In fact, one of the most serious ethical challenges of our age is the pervasive denial of personal responsibility. Our society seems increasingly filled with individuals who are eager to fix blame for their own actions on almost anyone or anything else – their parents, their peers, their teachers, their income level, their race, their religious upbringing, or any number of “special circumstances” that have “made them” the way they are.
The fundamental problem with such reasoning: if you can find any other person who has the same or similar life experiences but has made behavioral choices different from yours, it invalidates the excuses your use for your own behavior.
And so we come to this week’s Torah portion, Bo, which contains one of the most troubling ethical dilemmas of the entire Torah. It is an issue that hinges entirely on the question of personal responsibility and its relation to moral culpability. The issue that has troubled generation after generation of Torah readers: Jewish tradition’s condemnation of Pharaoh for refusing to let the Hebrew slaves go free until Moses and God inflict ten disastrous plagues upon the Egyptians, ending with the death of all those innocent Egyptian firstborn.
The moral dilemma rests on the assertion by God throughout the drama, that it is God who will consistently harden Pharaoh’s heart so that Pharaoh will refuse to heed the pleas of Moses to “Let my people go.” If it is God who is hardening Pharaoh’s heart, why don’t we hold God and not Pharaoh responsible for Pharaoh’s refusal, the continued Hebrew suffering and the need for the ultimate destruction of all those innocent Egyptians?
Even though the rabbis of the Talmud, Midrash and all subsequent Jewish history go to great lengths to explain away God’s culpability in this story, I believe the ultimate answer is found in the opening words of this week’s portion. “Then God said to Moses, ‘Go to Pharaoh. For I have hardened his heart and the hearts of his courtiers, in order that I may display these My signs among them, and that you may recount in the hearing of your sons and of your sons’ sons how I made a mockery of the Egyptians and how I displayed My signs among them – in order that you may know that I am God.’” (Ex.10:1-2)
That’s the story, and that’s the reason.
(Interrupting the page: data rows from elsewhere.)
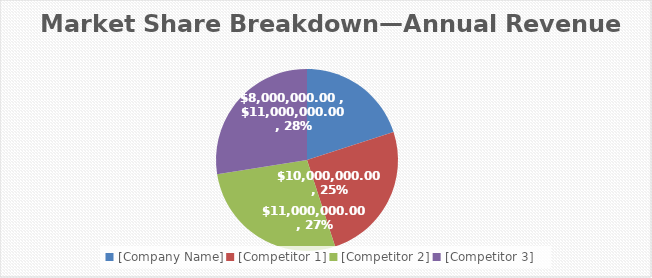
| Category | Series 1 |
|---|---|
| [Company Name] | 8000000 |
| [Competitor 1] | 10000000 |
| [Competitor 2] | 11000000 |
| [Competitor 3] | 11000000 |
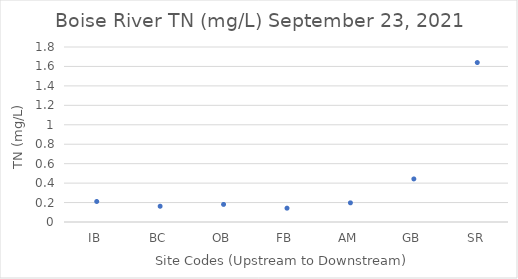
| Category | TN (mg/L) |
|---|---|
| IB | 0.211 |
| BC | 0.162 |
| OB | 0.181 |
| FB | 0.142 |
| AM | 0.197 |
| GB | 0.443 |
| SR | 1.64 |
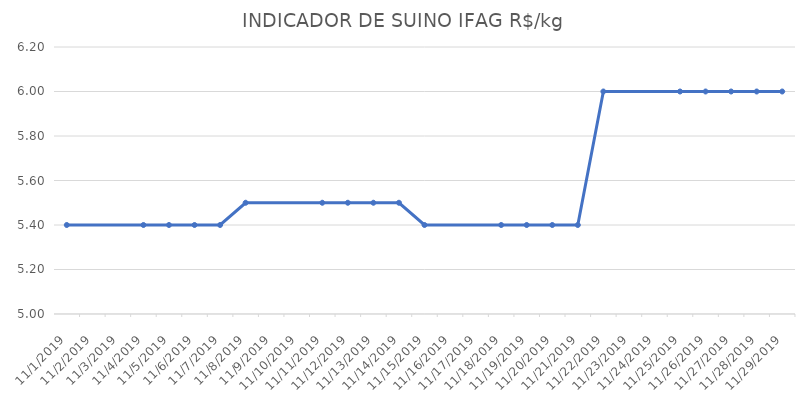
| Category | INDICADOR DE SUINO IFAG |
|---|---|
| 11/1/19 | 5.4 |
| 11/4/19 | 5.4 |
| 11/5/19 | 5.4 |
| 11/6/19 | 5.4 |
| 11/7/19 | 5.4 |
| 11/8/19 | 5.5 |
| 11/11/19 | 5.5 |
| 11/12/19 | 5.5 |
| 11/13/19 | 5.5 |
| 11/14/19 | 5.5 |
| 11/15/19 | 5.4 |
| 11/18/19 | 5.4 |
| 11/19/19 | 5.4 |
| 11/20/19 | 5.4 |
| 11/21/19 | 5.4 |
| 11/22/19 | 6 |
| 11/25/19 | 6 |
| 11/26/19 | 6 |
| 11/27/19 | 6 |
| 11/28/19 | 6 |
| 11/29/19 | 6 |
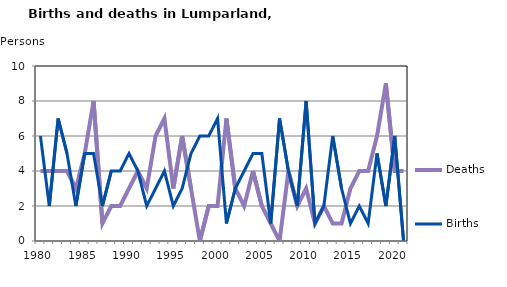
| Category | Deaths | Births |
|---|---|---|
| 1980.0 | 4 | 6 |
| 1981.0 | 4 | 2 |
| 1982.0 | 4 | 7 |
| 1983.0 | 4 | 5 |
| 1984.0 | 3 | 2 |
| 1985.0 | 5 | 5 |
| 1986.0 | 8 | 5 |
| 1987.0 | 1 | 2 |
| 1988.0 | 2 | 4 |
| 1989.0 | 2 | 4 |
| 1990.0 | 3 | 5 |
| 1991.0 | 4 | 4 |
| 1992.0 | 3 | 2 |
| 1993.0 | 6 | 3 |
| 1994.0 | 7 | 4 |
| 1995.0 | 3 | 2 |
| 1996.0 | 6 | 3 |
| 1997.0 | 3 | 5 |
| 1998.0 | 0 | 6 |
| 1999.0 | 2 | 6 |
| 2000.0 | 2 | 7 |
| 2001.0 | 7 | 1 |
| 2002.0 | 3 | 3 |
| 2003.0 | 2 | 4 |
| 2004.0 | 4 | 5 |
| 2005.0 | 2 | 5 |
| 2006.0 | 1 | 1 |
| 2007.0 | 0 | 7 |
| 2008.0 | 4 | 4 |
| 2009.0 | 2 | 2 |
| 2010.0 | 3 | 8 |
| 2011.0 | 1 | 1 |
| 2012.0 | 2 | 2 |
| 2013.0 | 1 | 6 |
| 2014.0 | 1 | 3 |
| 2015.0 | 3 | 1 |
| 2016.0 | 4 | 2 |
| 2017.0 | 4 | 1 |
| 2018.0 | 6 | 5 |
| 2019.0 | 9 | 2 |
| 2020.0 | 4 | 6 |
| 2021.0 | 4 | 0 |
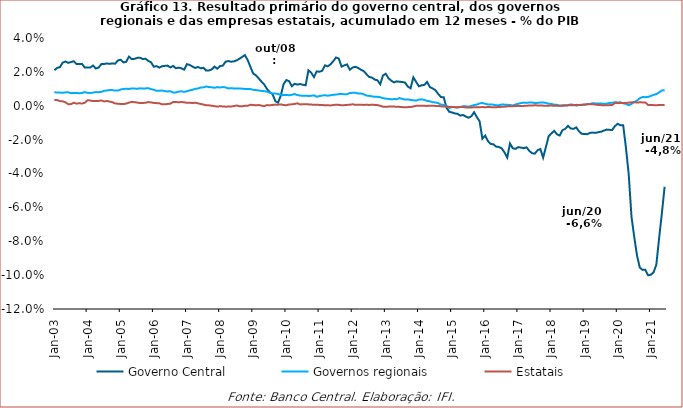
| Category | Governo Central | Governos regionais | Estatais |
|---|---|---|---|
| 2003-01-01 | 0.021 | 0.008 | 0.003 |
| 2003-02-01 | 0.022 | 0.008 | 0.003 |
| 2003-03-01 | 0.023 | 0.008 | 0.003 |
| 2003-04-01 | 0.025 | 0.008 | 0.003 |
| 2003-05-01 | 0.026 | 0.008 | 0.002 |
| 2003-06-01 | 0.025 | 0.008 | 0.001 |
| 2003-07-01 | 0.026 | 0.007 | 0.001 |
| 2003-08-01 | 0.026 | 0.008 | 0.002 |
| 2003-09-01 | 0.025 | 0.008 | 0.001 |
| 2003-10-01 | 0.025 | 0.007 | 0.001 |
| 2003-11-01 | 0.025 | 0.008 | 0.001 |
| 2003-12-01 | 0.023 | 0.008 | 0.002 |
| 2004-01-01 | 0.023 | 0.008 | 0.003 |
| 2004-02-01 | 0.023 | 0.008 | 0.003 |
| 2004-03-01 | 0.024 | 0.008 | 0.003 |
| 2004-04-01 | 0.022 | 0.008 | 0.003 |
| 2004-05-01 | 0.023 | 0.008 | 0.003 |
| 2004-06-01 | 0.025 | 0.008 | 0.003 |
| 2004-07-01 | 0.025 | 0.009 | 0.003 |
| 2004-08-01 | 0.025 | 0.009 | 0.003 |
| 2004-09-01 | 0.025 | 0.009 | 0.002 |
| 2004-10-01 | 0.025 | 0.009 | 0.002 |
| 2004-11-01 | 0.025 | 0.009 | 0.001 |
| 2004-12-01 | 0.027 | 0.009 | 0.001 |
| 2005-01-01 | 0.027 | 0.01 | 0.001 |
| 2005-02-01 | 0.026 | 0.01 | 0.001 |
| 2005-03-01 | 0.026 | 0.01 | 0.001 |
| 2005-04-01 | 0.029 | 0.01 | 0.002 |
| 2005-05-01 | 0.028 | 0.01 | 0.002 |
| 2005-06-01 | 0.028 | 0.01 | 0.002 |
| 2005-07-01 | 0.028 | 0.01 | 0.002 |
| 2005-08-01 | 0.028 | 0.01 | 0.002 |
| 2005-09-01 | 0.028 | 0.01 | 0.002 |
| 2005-10-01 | 0.028 | 0.01 | 0.002 |
| 2005-11-01 | 0.027 | 0.01 | 0.002 |
| 2005-12-01 | 0.026 | 0.01 | 0.002 |
| 2006-01-01 | 0.023 | 0.009 | 0.002 |
| 2006-02-01 | 0.023 | 0.009 | 0.002 |
| 2006-03-01 | 0.023 | 0.009 | 0.002 |
| 2006-04-01 | 0.023 | 0.009 | 0.001 |
| 2006-05-01 | 0.024 | 0.009 | 0.001 |
| 2006-06-01 | 0.024 | 0.008 | 0.001 |
| 2006-07-01 | 0.023 | 0.009 | 0.001 |
| 2006-08-01 | 0.024 | 0.008 | 0.002 |
| 2006-09-01 | 0.022 | 0.008 | 0.002 |
| 2006-10-01 | 0.023 | 0.008 | 0.002 |
| 2006-11-01 | 0.022 | 0.009 | 0.002 |
| 2006-12-01 | 0.021 | 0.008 | 0.002 |
| 2007-01-01 | 0.025 | 0.009 | 0.002 |
| 2007-02-01 | 0.024 | 0.009 | 0.002 |
| 2007-03-01 | 0.023 | 0.009 | 0.002 |
| 2007-04-01 | 0.022 | 0.01 | 0.002 |
| 2007-05-01 | 0.023 | 0.01 | 0.001 |
| 2007-06-01 | 0.022 | 0.011 | 0.001 |
| 2007-07-01 | 0.022 | 0.011 | 0.001 |
| 2007-08-01 | 0.021 | 0.011 | 0 |
| 2007-09-01 | 0.021 | 0.011 | 0 |
| 2007-10-01 | 0.021 | 0.011 | 0 |
| 2007-11-01 | 0.023 | 0.011 | 0 |
| 2007-12-01 | 0.022 | 0.011 | 0 |
| 2008-01-01 | 0.023 | 0.011 | 0 |
| 2008-02-01 | 0.024 | 0.011 | 0 |
| 2008-03-01 | 0.026 | 0.011 | -0.001 |
| 2008-04-01 | 0.026 | 0.01 | -0.001 |
| 2008-05-01 | 0.026 | 0.01 | 0 |
| 2008-06-01 | 0.026 | 0.01 | 0 |
| 2008-07-01 | 0.027 | 0.01 | 0 |
| 2008-08-01 | 0.028 | 0.01 | 0 |
| 2008-09-01 | 0.029 | 0.01 | 0 |
| 2008-10-01 | 0.03 | 0.01 | 0 |
| 2008-11-01 | 0.027 | 0.01 | 0 |
| 2008-12-01 | 0.023 | 0.01 | 0.001 |
| 2009-01-01 | 0.019 | 0.009 | 0 |
| 2009-02-01 | 0.018 | 0.009 | 0 |
| 2009-03-01 | 0.016 | 0.009 | 0 |
| 2009-04-01 | 0.014 | 0.009 | 0 |
| 2009-05-01 | 0.013 | 0.009 | 0 |
| 2009-06-01 | 0.01 | 0.008 | 0 |
| 2009-07-01 | 0.008 | 0.008 | 0 |
| 2009-08-01 | 0.007 | 0.007 | 0 |
| 2009-09-01 | 0.003 | 0.007 | 0.001 |
| 2009-10-01 | 0.002 | 0.007 | 0.001 |
| 2009-11-01 | 0.006 | 0.006 | 0.001 |
| 2009-12-01 | 0.013 | 0.006 | 0 |
| 2010-01-01 | 0.015 | 0.006 | 0 |
| 2010-02-01 | 0.015 | 0.006 | 0.001 |
| 2010-03-01 | 0.012 | 0.006 | 0.001 |
| 2010-04-01 | 0.013 | 0.007 | 0.001 |
| 2010-05-01 | 0.012 | 0.006 | 0.001 |
| 2010-06-01 | 0.013 | 0.006 | 0.001 |
| 2010-07-01 | 0.012 | 0.006 | 0.001 |
| 2010-08-01 | 0.012 | 0.006 | 0.001 |
| 2010-09-01 | 0.021 | 0.006 | 0.001 |
| 2010-10-01 | 0.02 | 0.006 | 0.001 |
| 2010-11-01 | 0.017 | 0.006 | 0.001 |
| 2010-12-01 | 0.02 | 0.005 | 0.001 |
| 2011-01-01 | 0.02 | 0.006 | 0 |
| 2011-02-01 | 0.021 | 0.006 | 0 |
| 2011-03-01 | 0.024 | 0.006 | 0 |
| 2011-04-01 | 0.023 | 0.006 | 0 |
| 2011-05-01 | 0.024 | 0.006 | 0 |
| 2011-06-01 | 0.026 | 0.006 | 0 |
| 2011-07-01 | 0.028 | 0.007 | 0.001 |
| 2011-08-01 | 0.028 | 0.007 | 0.001 |
| 2011-09-01 | 0.023 | 0.007 | 0 |
| 2011-10-01 | 0.024 | 0.007 | 0 |
| 2011-11-01 | 0.024 | 0.007 | 0 |
| 2011-12-01 | 0.021 | 0.008 | 0.001 |
| 2012-01-01 | 0.023 | 0.008 | 0.001 |
| 2012-02-01 | 0.023 | 0.008 | 0.001 |
| 2012-03-01 | 0.022 | 0.007 | 0.001 |
| 2012-04-01 | 0.021 | 0.007 | 0.001 |
| 2012-05-01 | 0.02 | 0.007 | 0 |
| 2012-06-01 | 0.019 | 0.006 | 0.001 |
| 2012-07-01 | 0.017 | 0.006 | 0 |
| 2012-08-01 | 0.017 | 0.006 | 0.001 |
| 2012-09-01 | 0.015 | 0.005 | 0 |
| 2012-10-01 | 0.015 | 0.005 | 0 |
| 2012-11-01 | 0.013 | 0.005 | 0 |
| 2012-12-01 | 0.018 | 0.004 | -0.001 |
| 2013-01-01 | 0.019 | 0.004 | -0.001 |
| 2013-02-01 | 0.016 | 0.004 | -0.001 |
| 2013-03-01 | 0.015 | 0.004 | 0 |
| 2013-04-01 | 0.014 | 0.004 | 0 |
| 2013-05-01 | 0.014 | 0.004 | -0.001 |
| 2013-06-01 | 0.014 | 0.005 | -0.001 |
| 2013-07-01 | 0.014 | 0.004 | -0.001 |
| 2013-08-01 | 0.014 | 0.004 | -0.001 |
| 2013-09-01 | 0.011 | 0.004 | -0.001 |
| 2013-10-01 | 0.01 | 0.003 | -0.001 |
| 2013-11-01 | 0.017 | 0.003 | 0 |
| 2013-12-01 | 0.014 | 0.003 | 0 |
| 2014-01-01 | 0.011 | 0.004 | 0 |
| 2014-02-01 | 0.012 | 0.004 | 0 |
| 2014-03-01 | 0.012 | 0.003 | 0 |
| 2014-04-01 | 0.014 | 0.003 | 0 |
| 2014-05-01 | 0.011 | 0.003 | 0 |
| 2014-06-01 | 0.01 | 0.002 | 0 |
| 2014-07-01 | 0.009 | 0.002 | 0 |
| 2014-08-01 | 0.007 | 0.002 | 0 |
| 2014-09-01 | 0.005 | 0.001 | 0 |
| 2014-10-01 | 0.005 | 0 | 0 |
| 2014-11-01 | -0.001 | 0 | 0 |
| 2014-12-01 | -0.004 | -0.001 | -0.001 |
| 2015-01-01 | -0.004 | -0.001 | -0.001 |
| 2015-02-01 | -0.005 | -0.001 | -0.001 |
| 2015-03-01 | -0.005 | -0.001 | -0.001 |
| 2015-04-01 | -0.006 | -0.001 | -0.001 |
| 2015-05-01 | -0.005 | 0 | -0.001 |
| 2015-06-01 | -0.006 | 0 | -0.001 |
| 2015-07-01 | -0.007 | -0.001 | -0.001 |
| 2015-08-01 | -0.006 | 0 | -0.001 |
| 2015-09-01 | -0.004 | 0 | -0.001 |
| 2015-10-01 | -0.007 | 0.001 | -0.001 |
| 2015-11-01 | -0.009 | 0.001 | -0.001 |
| 2015-12-01 | -0.019 | 0.002 | -0.001 |
| 2016-01-01 | -0.018 | 0.001 | -0.001 |
| 2016-02-01 | -0.021 | 0.001 | -0.001 |
| 2016-03-01 | -0.023 | 0.001 | -0.001 |
| 2016-04-01 | -0.023 | 0.001 | -0.001 |
| 2016-05-01 | -0.024 | 0 | -0.001 |
| 2016-06-01 | -0.024 | 0 | -0.001 |
| 2016-07-01 | -0.025 | 0.001 | -0.001 |
| 2016-08-01 | -0.028 | 0.001 | -0.001 |
| 2016-09-01 | -0.031 | 0.001 | 0 |
| 2016-10-01 | -0.022 | 0 | 0 |
| 2016-11-01 | -0.025 | 0 | 0 |
| 2016-12-01 | -0.025 | 0.001 | 0 |
| 2017-01-01 | -0.024 | 0.001 | 0 |
| 2017-02-01 | -0.025 | 0.002 | 0 |
| 2017-03-01 | -0.025 | 0.002 | 0 |
| 2017-04-01 | -0.025 | 0.002 | 0 |
| 2017-05-01 | -0.027 | 0.002 | 0 |
| 2017-06-01 | -0.028 | 0.002 | 0 |
| 2017-07-01 | -0.028 | 0.002 | 0 |
| 2017-08-01 | -0.026 | 0.002 | 0 |
| 2017-09-01 | -0.026 | 0.002 | 0 |
| 2017-10-01 | -0.031 | 0.002 | 0 |
| 2017-11-01 | -0.024 | 0.002 | 0 |
| 2017-12-01 | -0.018 | 0.001 | 0 |
| 2018-01-01 | -0.016 | 0.001 | 0 |
| 2018-02-01 | -0.015 | 0.001 | 0 |
| 2018-03-01 | -0.017 | 0.001 | 0 |
| 2018-04-01 | -0.018 | 0 | 0 |
| 2018-05-01 | -0.014 | 0 | 0 |
| 2018-06-01 | -0.014 | 0 | 0 |
| 2018-07-01 | -0.012 | 0 | 0 |
| 2018-08-01 | -0.013 | 0.001 | 0 |
| 2018-09-01 | -0.014 | 0.001 | 0 |
| 2018-10-01 | -0.013 | 0 | 0.001 |
| 2018-11-01 | -0.015 | 0 | 0 |
| 2018-12-01 | -0.017 | 0 | 0.001 |
| 2019-01-01 | -0.017 | 0.001 | 0.001 |
| 2019-02-01 | -0.017 | 0.001 | 0.001 |
| 2019-03-01 | -0.016 | 0.001 | 0.001 |
| 2019-04-01 | -0.016 | 0.002 | 0.001 |
| 2019-05-01 | -0.016 | 0.001 | 0.001 |
| 2019-06-01 | -0.016 | 0.001 | 0 |
| 2019-07-01 | -0.015 | 0.001 | 0 |
| 2019-08-01 | -0.015 | 0.001 | 0 |
| 2019-09-01 | -0.014 | 0.001 | 0 |
| 2019-10-01 | -0.014 | 0.002 | 0 |
| 2019-11-01 | -0.014 | 0.002 | 0 |
| 2019-12-01 | -0.012 | 0.002 | 0.002 |
| 2020-01-01 | -0.011 | 0.002 | 0.002 |
| 2020-02-01 | -0.011 | 0.002 | 0.002 |
| 2020-03-01 | -0.012 | 0.001 | 0.002 |
| 2020-04-01 | -0.025 | 0.001 | 0.002 |
| 2020-05-01 | -0.041 | 0 | 0.002 |
| 2020-06-01 | -0.066 | 0.001 | 0.002 |
| 2020-07-01 | -0.077 | 0.002 | 0.002 |
| 2020-08-01 | -0.088 | 0.003 | 0.002 |
| 2020-09-01 | -0.096 | 0.004 | 0.002 |
| 2020-10-01 | -0.097 | 0.005 | 0.002 |
| 2020-11-01 | -0.097 | 0.005 | 0.002 |
| 2020-12-01 | -0.1 | 0.005 | 0 |
| 2021-01-01 | -0.1 | 0.006 | 0 |
| 2021-02-01 | -0.098 | 0.006 | 0 |
| 2021-03-01 | -0.094 | 0.007 | 0 |
| 2021-04-01 | -0.078 | 0.008 | 0 |
| 2021-05-01 | -0.064 | 0.009 | 0 |
| 2021-06-01 | -0.048 | 0.009 | 0 |

The entire tale is a grandiose, spiritual, mythic foundation of the relationship between the Jewish people and God for all time. “…that you may recount in the hearing of your sons and of your sons’ sons…in order that you may know that I am God.” It is designed as an unforgettable, dramatic lesson in the power of God, who is the real power in the universe, to overcome any and all human God-pretenders such as Pharaoh (who after all was believed to be a god by his people).
But the rabbis are not content to simply say that God hardened Pharaoh’s heart so that God could make a point that we would never forget throughout all succeeding generations (even though that’s what happened), because within the moral guidelines of their ethical universe, they needed Pharaoh to be responsible for his own behavior.
And so they taught an important and compelling lesson about human nature. They established a principle of human behavior with the simple statement, “Ha-adam nifal l’fee pe-ulo-tav,” “A human being is formed according to his/her own actions.”
The wisdom they brought to this dilemma contains a truism for us all – that each of ultimately has free will to choose our own path, and the decisions we make, the actions we take inevitably lead us step by step to become one kind of person or another. Every choice has consequences, even if taken alone they seem so inconsequential. Just think of the simple steps one takes that can ultimately lead to addictions of all kinds, and you will understand what the rabbis meant.
They believed that all God had to do to “harden” Pharaoh’s heart, was simply allow him to continue making the choices he was already making, taking the path he was already taking and the inevitable result was a cruel heart indifferent to human suffering.
The real lesson for us is to remember each day that everything we do counts. Every decision matters. Every choice has an affect on us, on future choices, on our self-image, and on the kind of person we ultimately turn out to be.